Until we are in the story, we are out. If I know I won’t be asked to contribute I will tune out. But if you let me know “After the update I am going to be calling on people for feedback, because your opinion matters” you are not letting me escape. In fact more than that, you are giving me skin in the game. I am alert, ready and a better worker for it.
3) Play headline bingo.
Steve Morris, our COO and one of our Senior Coaches does this all the time with our clients. How many headlines can you spot in a presentation? The more you can spot the more your audience will spot. And we all love a good headline. They are what draw us to buying newspapers, reading news apps. They don’t have to be super funky, they just have to be relevant and point to where you are going — “I’m going to talk about version 3 and how we need to re-invent it”.
4) Deliver on your headline as quickly as possible with as much picture as possible.
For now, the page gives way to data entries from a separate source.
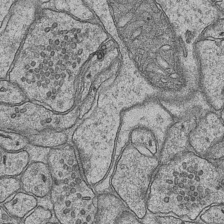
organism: Mouse
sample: CA1 Hippocampus
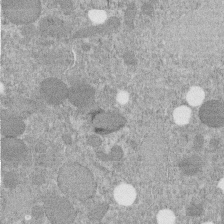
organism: C. elegans
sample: C. elegans embryo early stage
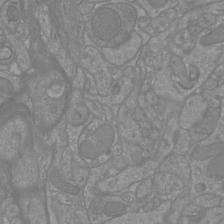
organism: Mouse
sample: Cortical neurons
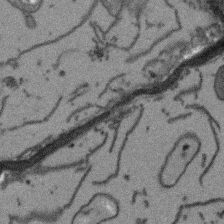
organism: Arabidopsis thaliana
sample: Root tip
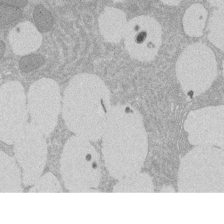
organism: Rat
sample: Salivary granule

Don’t wait for line 4 of your update to be interesting, do it on line 1. Tell them where you are going — break the uncertainty and the monotonous drone we are all used to and be direct. Two thirds of our brains are wired for picture, so take advantage of that and use the wires that are there to keep your audience with you.
5) Don’t chicken out.
Do call on people and ask for their opinion. If you chicken out and revert to “any questions” you will see and hear tumbleweed. There is a reason your people are in their job. Now more than ever is their chance to shine and your chance to stand up as a leader. Expect push back and lethargy. It is one of the new normals.
What if the other new normal was you giving your people their energy back?